Norman’s Pertinence model: The bottleneck occurs when the individual is required to select a response. Suggests that all stimuli is automatically activate their representations in memory and are analyzed.

Triesman Model: Combination of the above theories. A process where the brain attenuates irrevlevant information, while at the same time saving a large amount of information for analysis. Information that reaches the brain is analysised but not attended to unless it is determined to be important or critical.

Easterbrook Cue Utilization theory: As athletes arousal increases, their attentional focus narrows. Irrelevant and sometimes relevant cues are dispersed.

Information processing models and process between stimulus and a response;

  1. Bottom-up processing: is when the physiological processing from the senses are processed upwards towards the cognitive system.

Gibson (1966)[ii] (cited in Eysenck, pp 107; 1986) suggests that when all the information in the retina is taken into account many of the problems of perception disappear and there is no need to resort to explanations involving representations and stored information. Gibson argues that all information is captured in the pattern of light which reaches the perceivers eye known as the ‘optic array’. This provides invariant information about the world. The invariant information is in specific areas of the environment one can identify.

  1. Top down processing: is when the focussing is based on the cognitive system and where perception is influenced by the properties of stored information.

Gregory (1972)[iii] (cited in Cardwell, pp 312; 1996) argues that perception involves a process of actively constructing the world and this construction involves the use of inferences based on stored knowledge.

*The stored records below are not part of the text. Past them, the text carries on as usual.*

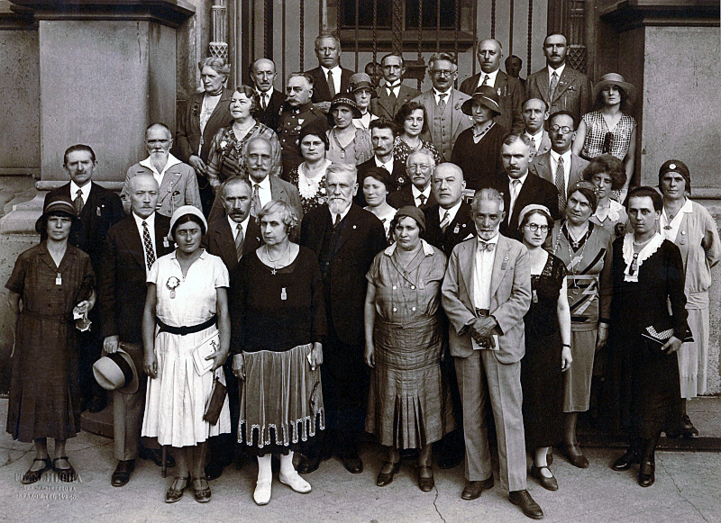 23. Esperanto-Weltkongress, Krakau 1931. Gruppenfoto einiger, vermutlich polnischer Teilnehmer, darunter Lidia und Felix Zamenhof (vorne 3. und 4.v.r.) und Odo Bujwid (6.v.r.)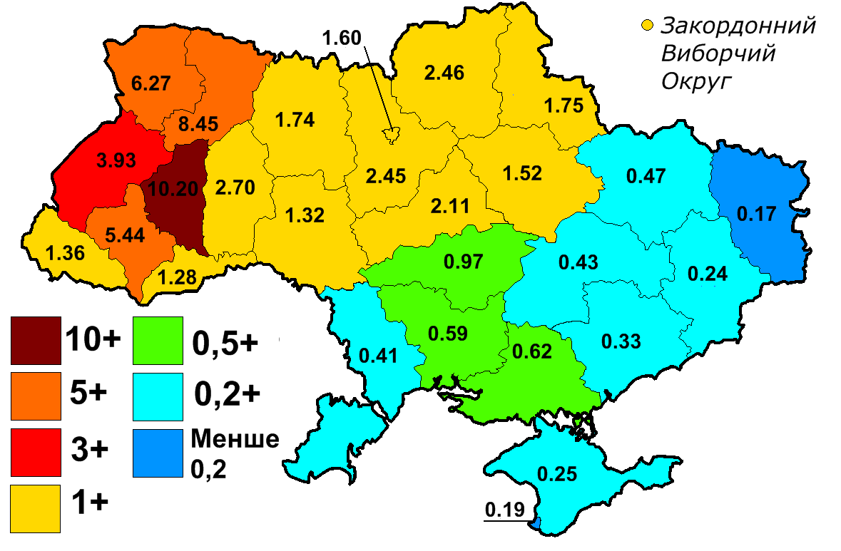 Результат Блоку Костенка і Плюща на виборах 2006 року за регіонами.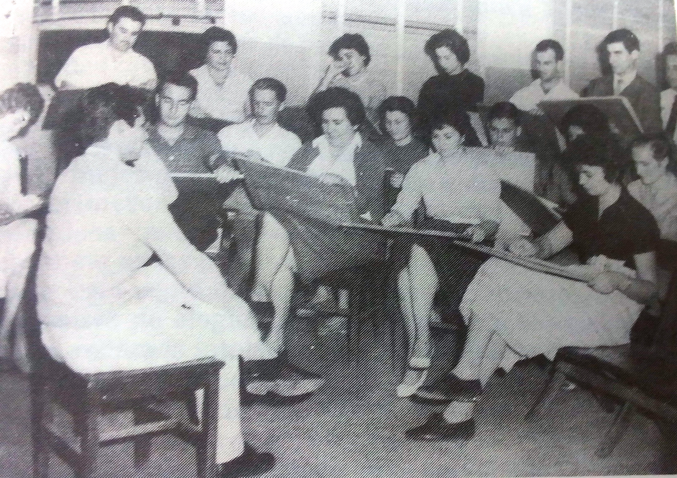 Alumnos de la antigua Escuela de Artes en 1962, precursora de la actual Facultad de Artes de la Universidad Nacional de Misiones (UNaM) en Oberá.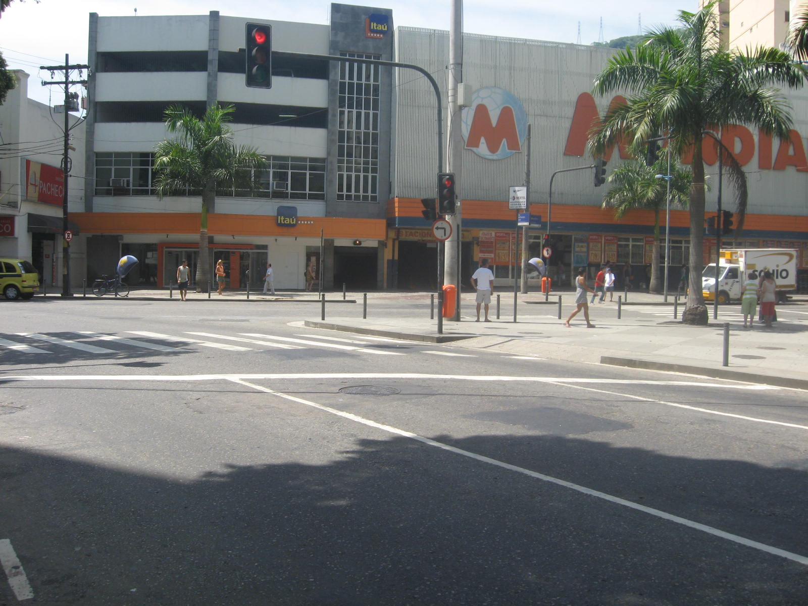 Vista do Largo da Segunda-Feira, localizado na Tijuca, bairro do Rio de Janeiro, Brasil.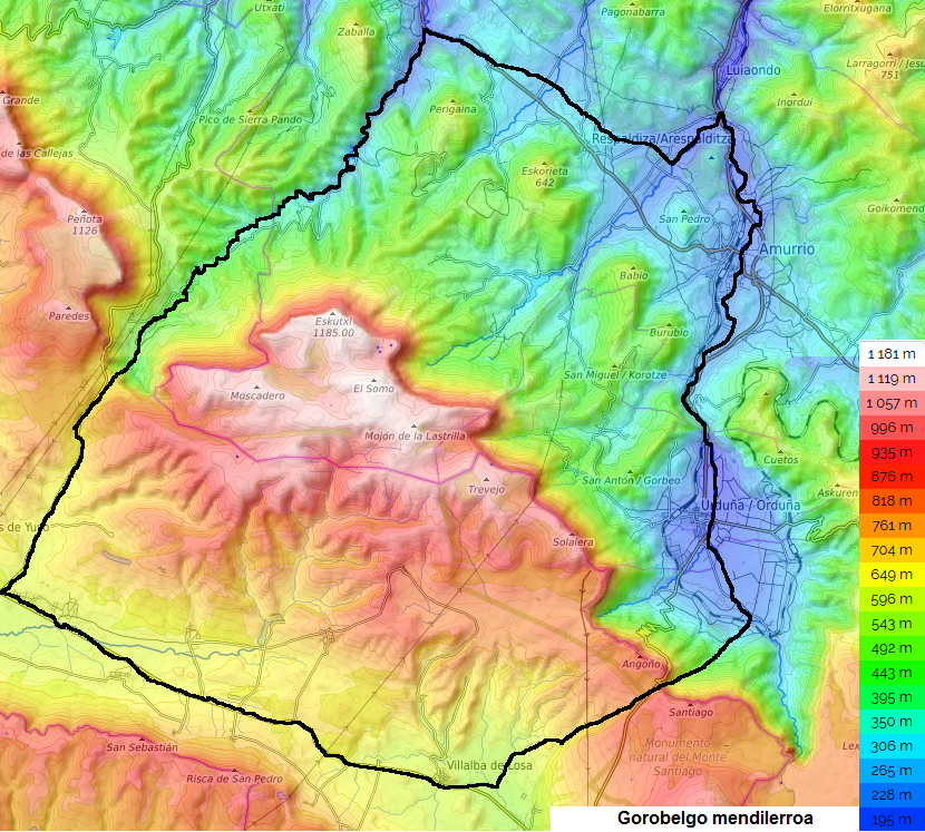 Gorobelgo mendilerroaren mapa topografikoa.

[i] Nideffer, R.(1992). Psyched to win. Human Kinetics. United States of America. Chapter 6.

[ii] Eysenck, M.W.(1986). A handbook of cognitive psychology. Lawrence Erlbaum associations Ltd, Exeter.

[iii] Cardwell, M.(1996). Psychology. HarperCollins Publishers, London.

Cox, R.(1994). Sport Psychology Concepts and Application. Brown and Benchmark.

United States of America. Chapter 3.

Weinberg, R. and Gould, D.(2003). Foundations of Sport and Exercise Psychology. Human kinetics. United states of America. Chapter 16.